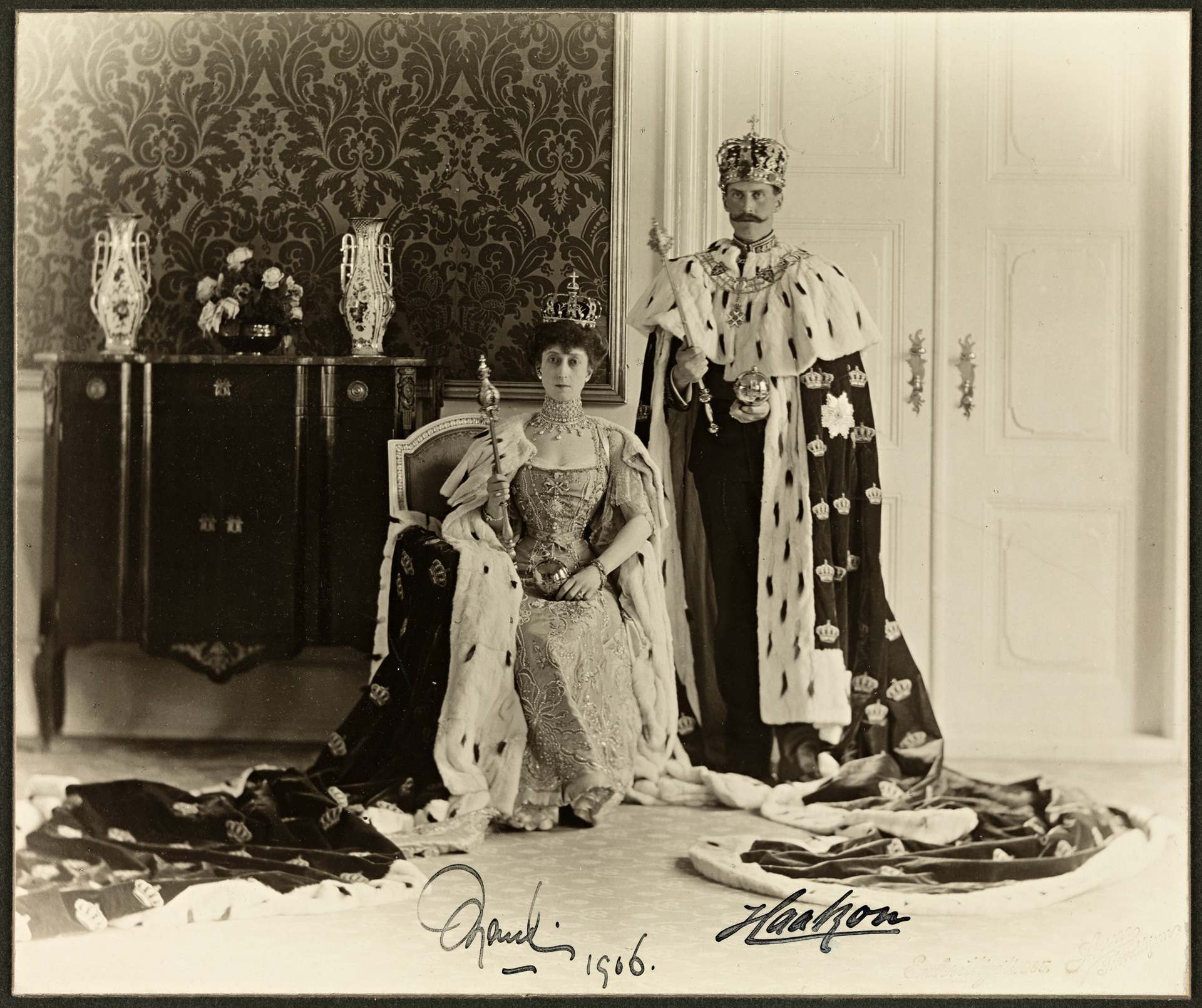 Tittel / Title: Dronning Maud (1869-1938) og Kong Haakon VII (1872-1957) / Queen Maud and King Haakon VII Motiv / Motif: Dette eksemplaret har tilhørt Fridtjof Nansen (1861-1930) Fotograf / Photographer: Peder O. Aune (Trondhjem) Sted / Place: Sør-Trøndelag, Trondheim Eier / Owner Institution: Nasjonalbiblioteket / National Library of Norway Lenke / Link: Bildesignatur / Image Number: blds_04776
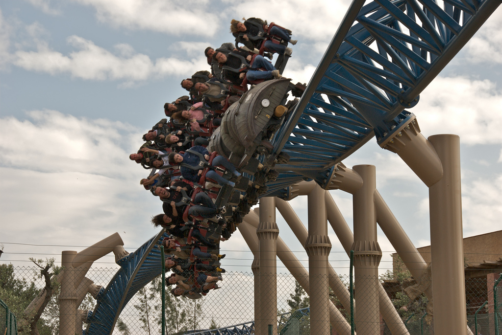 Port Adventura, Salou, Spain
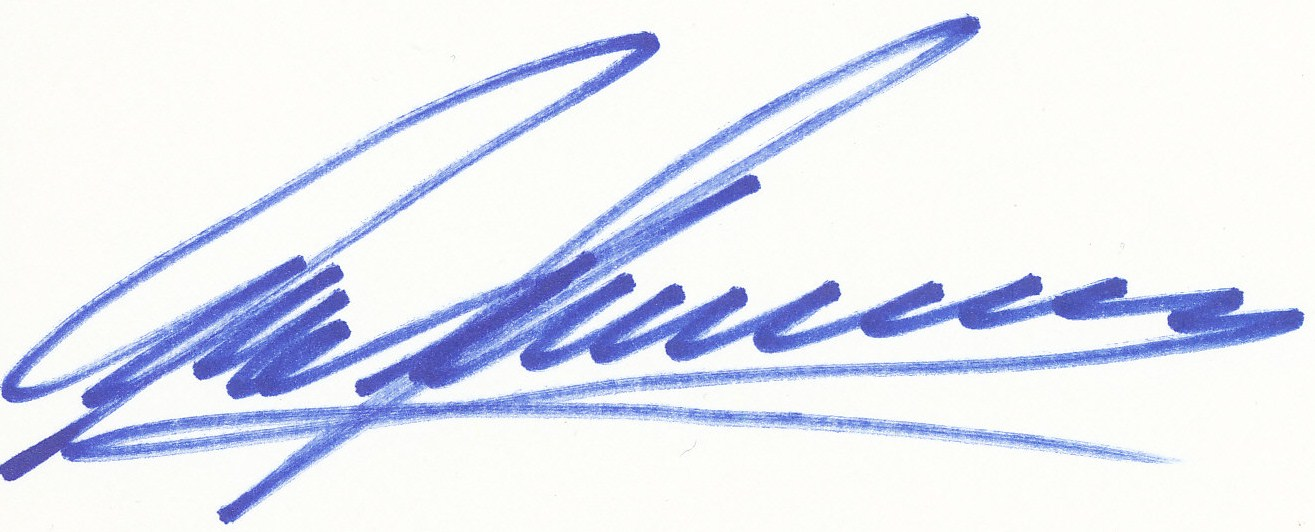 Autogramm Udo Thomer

--

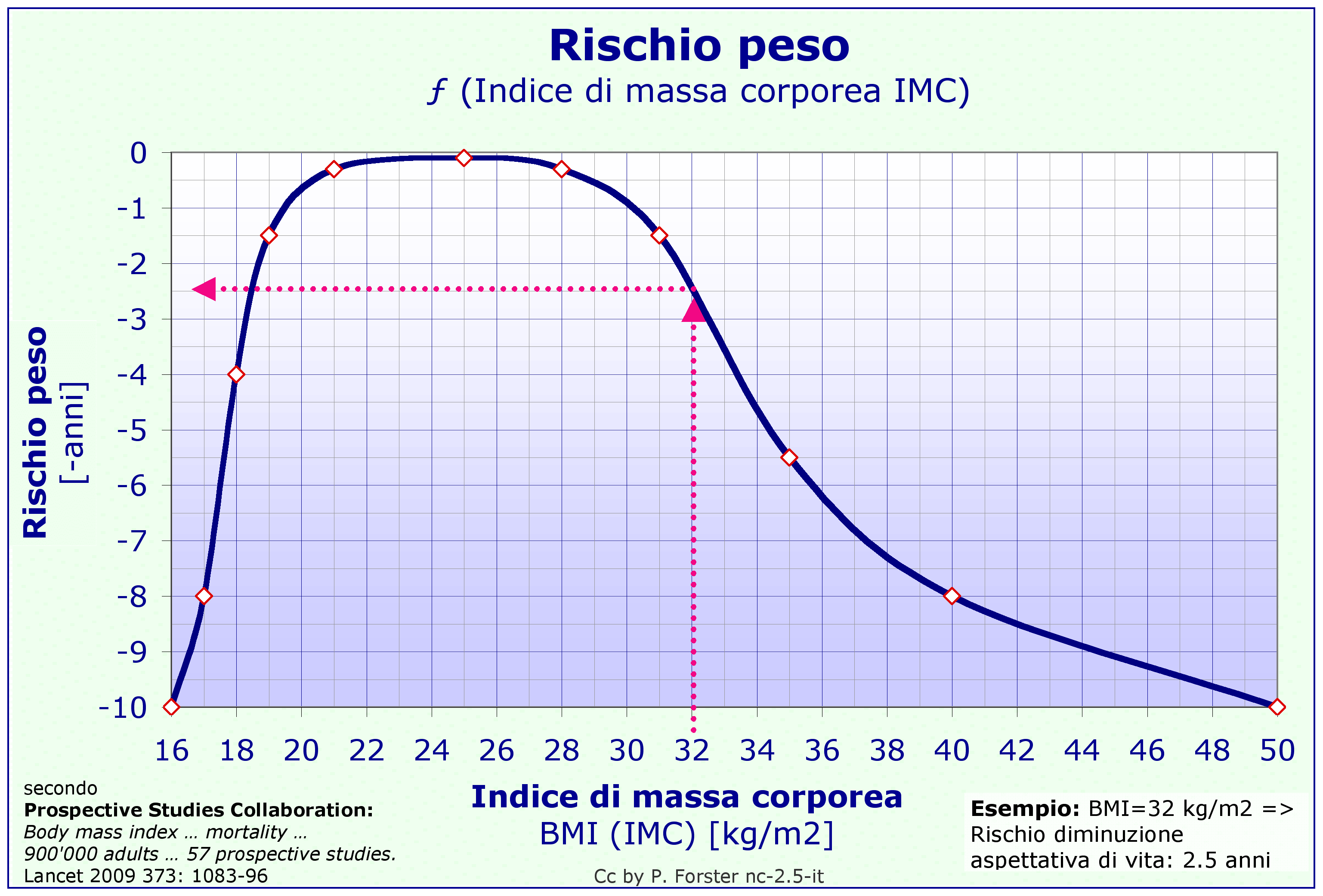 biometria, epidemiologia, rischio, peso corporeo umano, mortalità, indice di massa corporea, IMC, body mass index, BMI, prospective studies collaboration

(What to produce) Please transcribe exactly the part of the records that opens with the line containing "Port Adventura, Salou, Spain" and closes with the line containing "Autogramm Udo Thomer", both ends included, and leave out the pictures.

(Answer area)
 Port Adventura, Salou, Spain
 Autogramm Udo Thomer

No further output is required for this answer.